SYSTEM, METHOD, AND APPARATUS FOR PROVIDING DYNAMIC, PRIORITIZED SPECTRUM MANAGEMENT AND UTILIZATION
Systems, methods, and apparatuses for providing dynamic, prioritized spectrum utilization management. The system includes at least one monitoring sensor, at least one data analysis engine, at least one application, a semantic engine, a programmable rules and policy editor, a tip and cue server, and/or a control panel. The tip and cue server is operable utilize the environmental awareness from the data processed by the at least one data analysis engine in combination with additional information to create actionable data.
1 . A system for spectrum analysis in an electromagnetic environment comprising:
a radio receiver front-end subsystem configured to create processed data based on the electromagnetic environment; and
a spectral correlation density (SCD) analysis engine operable to analyze the processed data to detect and/or classify at least one signal;
wherein the SCD analysis engine is operable to use machine learning (ML) to compare the at least one signal to at least one second signal.
2 . The system of claim 1 , wherein the SCD analysis engine uses a fast Fourier transform (FFT) Accumulation Method (FAM) to analyze the processed data.
3 . The system of claim 1 , further comprising a frequency domain programmable channelizer.
4 . The system of claim 3 , wherein the frequency domain programmable channelizer includes at least one channel definition, at least one channelization vector, at least one fast Fourier transform (FFT) configuration, at least one deference matrix, at least one detector configuration, and/or at least one channel detection.
5 . The system of claim 3 , wherein the SCD analysis engine is included in the frequency domain programmable channelizer.
6 . The system of claim 1 , wherein the SCD analysis engine is operable to use a convolutional neural network (CNN).
7 . The system of claim 1 , wherein the SCD analysis engine is operable to detect transmitted signals with cyclo-stationary properties.
8 . The system of claim 1 , wherein the SCD analysis engine is operable to detect patterns in magnitude of a mid frequency (f) and cyclic frequency/alpha (a) graph.
9 . The system of claim 1 , wherein the SCD analysis engine is operable to determine cyclo-stationary moments and a ratio of the cyclo-stationary moments.
10 . The system of claim 1 , wherein the at least one signal and/or the at least one second signal is an orthogonal frequency-division multiplexing (OFDM) signal or a Quadrature Phase Shift Keying (QPSK) signal.

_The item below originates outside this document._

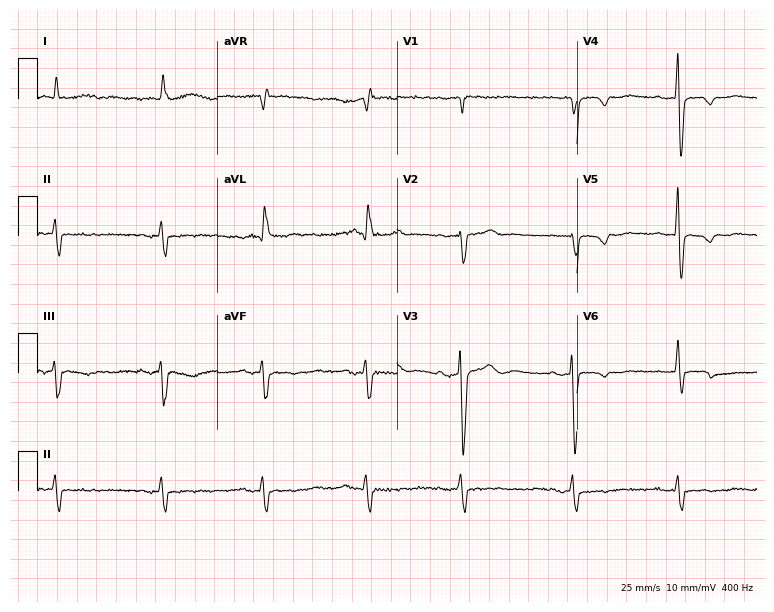
ECG — a male, 84 years old. Screened for six findings — first-degree AV block, right bundle branch block, left bundle branch block, sinus bradycardia, atrial fibrillation, sinus tachycardia — none is recorded. Findings outside these six are not listed.
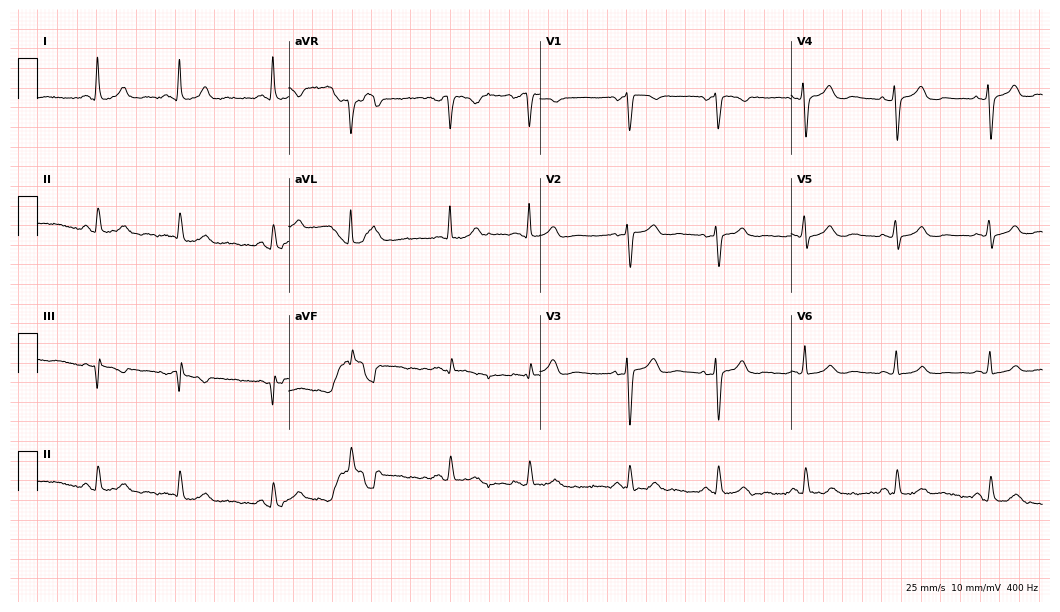
Standard 12-lead ECG recorded from a female patient, 74 years old. None of these six findings is recorded: first-degree AV block, right bundle branch block, left bundle branch block, sinus bradycardia, atrial fibrillation, sinus tachycardia.

11 . The system of claim 1 , further comprising a blind detection engine, wherein the SCD analysis engine is included in the blind detection engine.
12 . The system of claim 1 , wherein the system is operable to identify interference.
13 . A system for spectrum analysis in an electromagnetic environment comprising:
a radio receiver configured to create processed data based on the electromagnetic environment; and
a spectral correlation density (SCD) analysis engine operable to detect and/or classify at least one signal;
wherein the SCD analysis engine is operable to use machine learning (ML) to compare the at least one signal to at least one second signal; and
wherein the at least one second signal is operable to be previously identified and/or stored in a database.
14 . The system of claim 13 , wherein the SCD analysis engine is operable to identify interference in the electromagnetic environment.
15 . The system of claim 13 , wherein the SCD analysis engine is operable to detect transmitted signals with cyclo-stationary properties.
16 . The system of claim 13 , wherein the SCD analysis engine is operable to use a convolutional neural network (CNN).
17 . The system of claim 13 , wherein the SCD analysis engine is operable to utilize a cyclic autocorrelation function (CAF) for signal detection and processing.
18 . A method for spectrum analysis in an electromagnetic environment comprising:
creating processed data based on the electromagnetic environment; and
analyzing the processed data using a spectral correlation density (SCD) analysis engine to detect and/or classify at least one signal;
wherein the SCD analysis engine is operable to use machine learning (ML) for image comparison of the at least one signal to at least one second signal.
19 . The method of claim 18 , further comprising channelizing the processed data using a channelizer.
20 . The method of claim 19 , wherein the channelizer is a frequency domain programmable channelizer.